I find it interesting to note that we usually judge the Inquisition as totally irrational and wild, but in this case -it struck me-the Church condemns him to "house arrest", without even sending him to prison! This is not a minor issue; Galileo was moving mankind from his place, the maximum creation of God, the center of creation! And still, they only sentenced him to house arrest? ...!?
Well, let's continue.
Many times we find that Genesis commentators wonder why the author does not speak of the creation of darkness but of the creation of light; and they try to explain it, in general, arguing that darkness is associated with evil and light with good; but in the text there is no reason to believe that darkness represents evil; itīs simply that before the light it was dark and after the light it was not.
I think we should remember that outer space is dark by nature because it lacks atmosphere and the light has no way to spread and create that feeling of being surrounded by light that is so familiar to us.
It is important-critical we might say- not to forget that when talking of Genesis and, obviously, of the Bible, we are usually in the area of religion. Therefore the text tries to leave -at all times-religious teachings to those who read it, as that's the main reason of all these writingsī existence: to lead man in his spiritual journey.

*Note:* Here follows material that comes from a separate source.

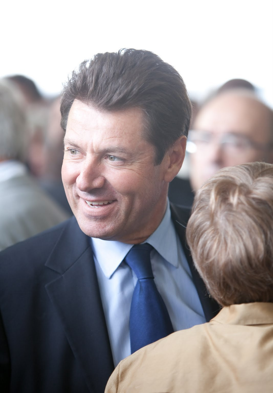 Christian Estrosi à l'université d'été du MEDEF 2009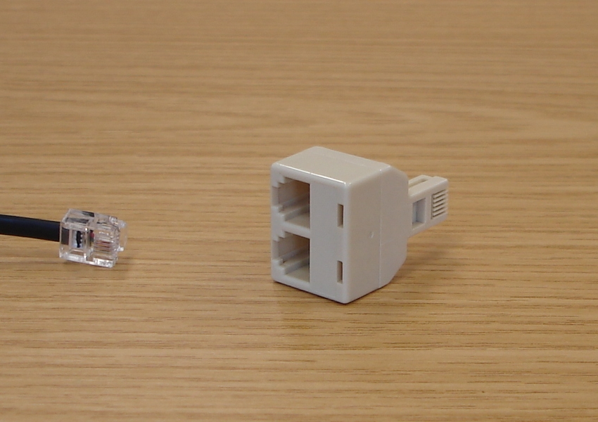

At last, when the time of the creation of man comes, he says: "Let us make man in Our image, according to Our likeness; and let them rule over the fish of the sea ...". Behold the most accurate reference of man as Godīs representative stand before what was created on earth; that he will command about animals and plants, and that this allocation entails the enormous responsibility of caring for them.
I happened to find people who, mistaking this paragraph, feel entitled to do anything to animals and plants because "God sent them" ...!? The famous "power" It is clear that we can misinterpret sacred texts and adapt them to our interests or needs as we see fit, but we should not do so.
God is above all a merciful and loving father, and nowhere does He give the mandate that we can mistreat animals or subjugate others; quite the opposite. Just read the teachings of Jesus and His exhortations: "Love your neighbor as yourself", "forgive seventy times seven." In fact, we should not overlook His intention that sustenance should be vegetarian, as the hagiographer remarks: "Look, to you I give all the seed-bearing plants everywhere on the surface of the earth, and all the trees with seed-bearing fruit; this will be your food. And to all the wild animals, all the birds of heaven and all the living creatures that creep along the ground, I give all the foliage of the plants as their food ". In this paragraph it is clear the intention to convey the idea, indication or teaching that -as plants are there for sustenance- man must protect and respect all animal life.
Undoubtedly man, being intelligent, can make that discrimination -discrimination that animals are unable to perform. However, after the flood we feel that God is resigned to the view that it is too much to ask, "Never again will I curse the earth because of human beings, because their heart contrives evil from their infancy. Never again will I strike down every living thing as I have done "(Genesis 8:21), and thereafter He allows them to eat animals (Genesis 9:1-5).
Well, beyond what we have for lunch, it is interesting to notice that God is presented in the Bible as a loving, merciful father who gives up His designs or renews them depending on the struggles with His children, with this Humanity, with His obstinate chosen people, as we read throughout the Old Testament more than once.